Blair casts ...Anymore superbly, eschewing pricier names and faces but still finding the exact right person for each role. This broadly applies to everyone, but I'm thinking specifically of Devon Graye as Chrissy. Introduced taking an upper-decker at a house that he's robbing, Graye has the perfect punchable rat-face but also the unpredictability that suggests said punch would be followed, if not preceded, by a stabbing. Rat-tailed Elijah Wood is also a great choice, as his physique is constantly that of a spindly teen no matter how many ninja stars he keeps in his belt buckle. His earnestness makes it easy to overlook his self-delusion while also making him, by far, the most morally upright character in the film. In searching for a happy ending, Blair undercuts Wood's character by having him stay with Ruth in the end, the one unbelievable choice in a film otherwise stacked with believable decisions and effects.
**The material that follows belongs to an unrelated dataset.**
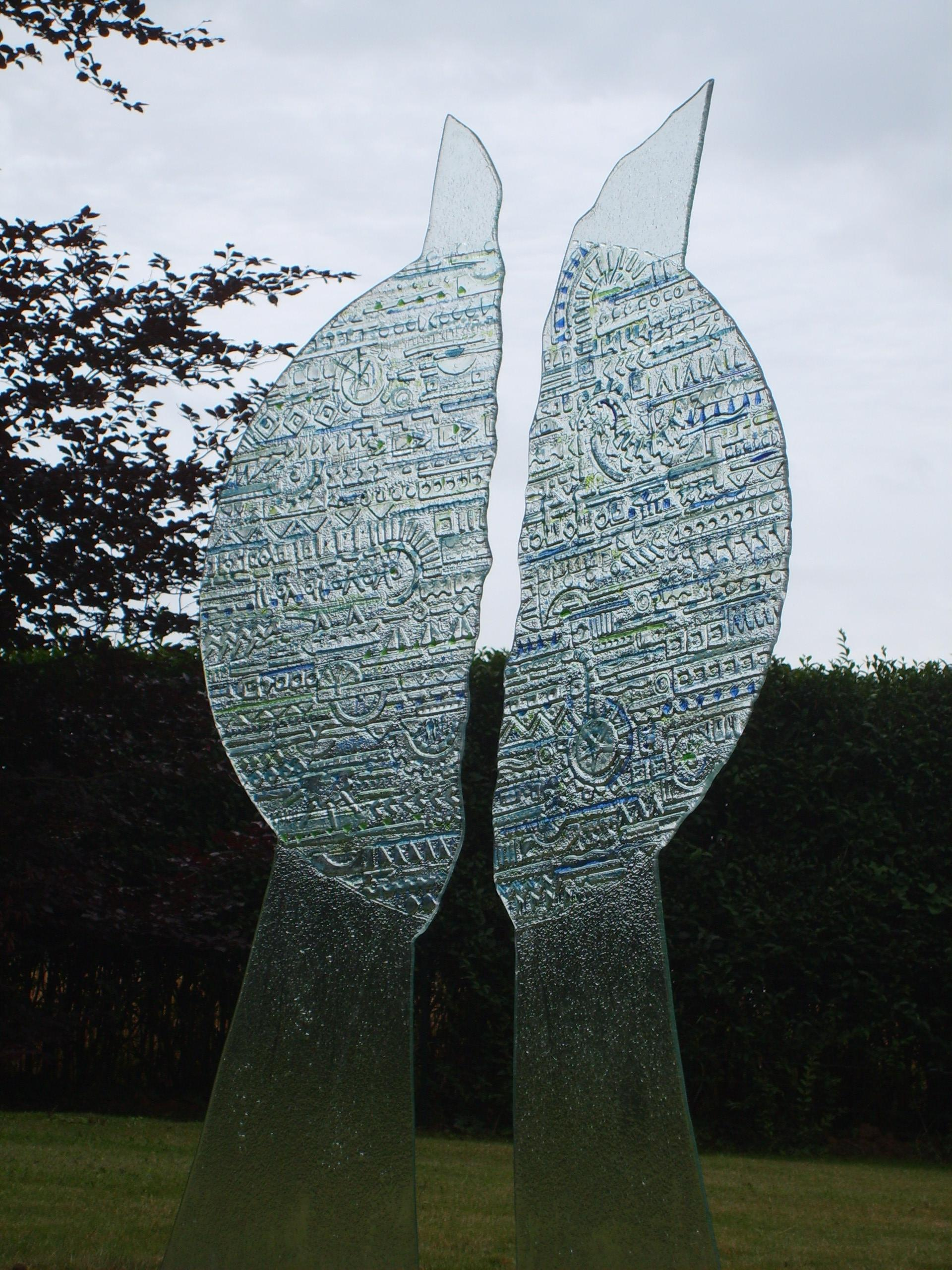 Une sculpture en bas-relief de verre : création de Carlo Roccella.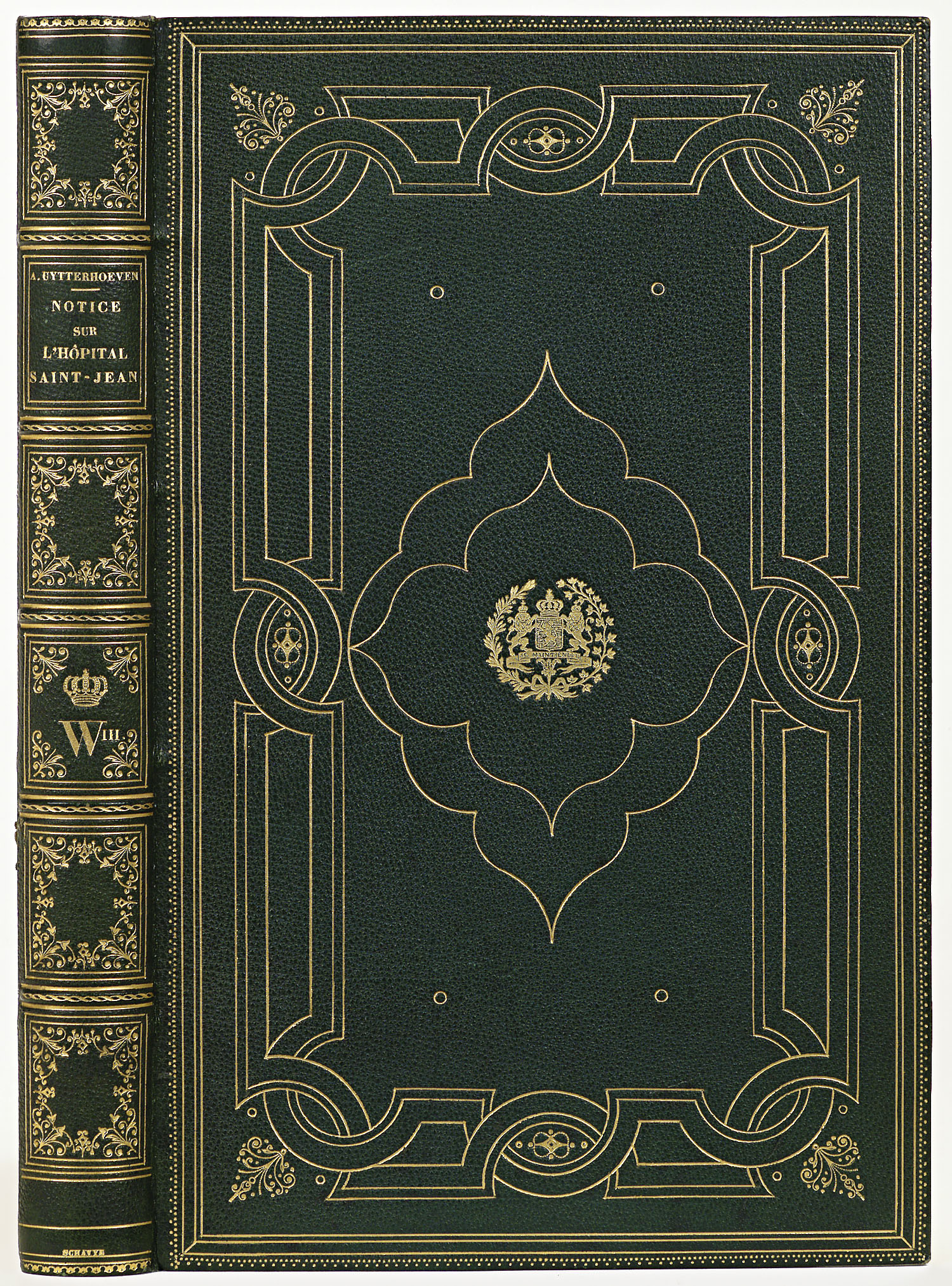 Inhoud: André Uytterhoeven. Notice sur l'hôpital Saint-Jean de Bruxelles. Bruxelles, 1852.

Film people love Saulnier, but I think Blair out-Saulnier'd him here. I appreciate Blue Ruin and Green Room for their tension, realism, and unsentimentality, but that coldness keeps me at arm's length. Blair's ...Anymore more readily draws me in. Its sense of humor certainly doesn't hurt either. The ending does blow a lot of goodwill with its otherworldly aid and where it leaves Wood's Tony. That's unnecessary from my standpoint, as Ruth's arc doesn't have to be from atheist to churchgoer to be a satisfactory one. Per Sagan, again, life is finding meaning in unmeaning, significance in insignificance, creation in entropy. However, it's hard to deeply dock a film for landing at a different conclusion than the one I would make, and do make, all the time. At a B, I Don't Feel at Home in This World Anymore is a strong debut from Blair.

Reply
Drew
9/24/2017 07:10:06 pm

Good points by Sean, Bryan, and Jon. Because of that, my post will be simple.

Entertaining. Elijah Wood reminded me of Shane. His character is something straight out of Shane directed Musical Madness. Truly made me laugh. Those ninja stars!

It seems the title of the film made the main character feel like the place changed for the worse only to leave her behind. Honestly, that's life. She'll have to do something about it to change the city. In this film, she did but only to her situation. I wonder, though, was the director making a statement about inner city decay. Maybe that's making too much of the film.

All in all, it was an ok film. Not too many complaints.

Grade: B-

Reply
Cooker
10/3/2017 02:40:19 pm

IDFAHITWA (I’ll use the acronym, too) was an entertaining film to say the least. I chuckled at the dying woman’s final words at the beginning, and then the movie proceeded to one bizarre incident after another, ending in a chaotic explosion of gunfire and madness. I enjoyed Elijah Wood’s character. It reminded me of Sean Astin in 50 First Dates, not the character itself, but a role out of the norm from what we are accustomed to. A good mix of action and comedy. A month late to the party, so not much more to say. Giving this a solid B.